Canada might not be as inclusive as Canadians like to think it is.
Stories from recent years about racially-charged outbursts — like that of a woman in a Lethbridge, Alta., Denny’s this month — and a seemingly growing white nationalist movement suggest racism thrives north of the 49th parallel.
And so does research. The federal government is preparing to launch consultations on a national anti-racism strategy guided, in part, by a House of Commons committee study on combating Islamophobia and systemic discrimination and racism.
The study, published in February, presents data on police-reported and self-reported hate crimes from 2015 to 2017 and said that while the number of hate crimes reported in Canada has decreased since 2009, it rose in 2015 and again in 2016.
In 2015, while the incidence of hate crimes rose by five per cent, the incidence of hate crimes against Muslims rose by 61 per cent.
“Data regarding the motivation behind hate crimes indicated a five per cent rise in the number of incidents motivated by hate of a race or ethnicity,” the report says, “which represented ‘close to half of all hate crimes reported to the police in 2015.'”
In 2016, the number of hate crimes reported increased by another three per cent, although, the study points out, the number of incidents motivated by race or ethnicity decreased slightly that year.

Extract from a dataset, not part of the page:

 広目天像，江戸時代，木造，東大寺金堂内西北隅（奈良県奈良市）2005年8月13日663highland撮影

The study includes a list of recommendations divided into categories like law enforcement, education and training, Indigenous affairs and interfaith and intercultural dialogue.

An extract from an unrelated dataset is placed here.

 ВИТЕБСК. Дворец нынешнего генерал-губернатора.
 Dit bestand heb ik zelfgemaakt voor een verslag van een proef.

It exposes an “increasing public climate of hate and fear” in Canada and presses the government to quell it.
It urges the government to work with police on sensitivity training, to condemn systemic racism and religious discrimination, and to remove unconscious bias in proposed policies, programs, and decisions.
It stresses the need to update Canada’s previous action plan against racism and expand it to include religious discrimination, and it recommends that Jan. 29 be designated as a National Day of Remembrance and Action on Islamophobia.
Because, as MP Greg Fergus, president of the Canadian Caucus of Black Parliamentarians said after a Liberal caucus meeting, “systemic racism exists in Canada…We’re much better than other societies around the world, but…we still have our flaws.”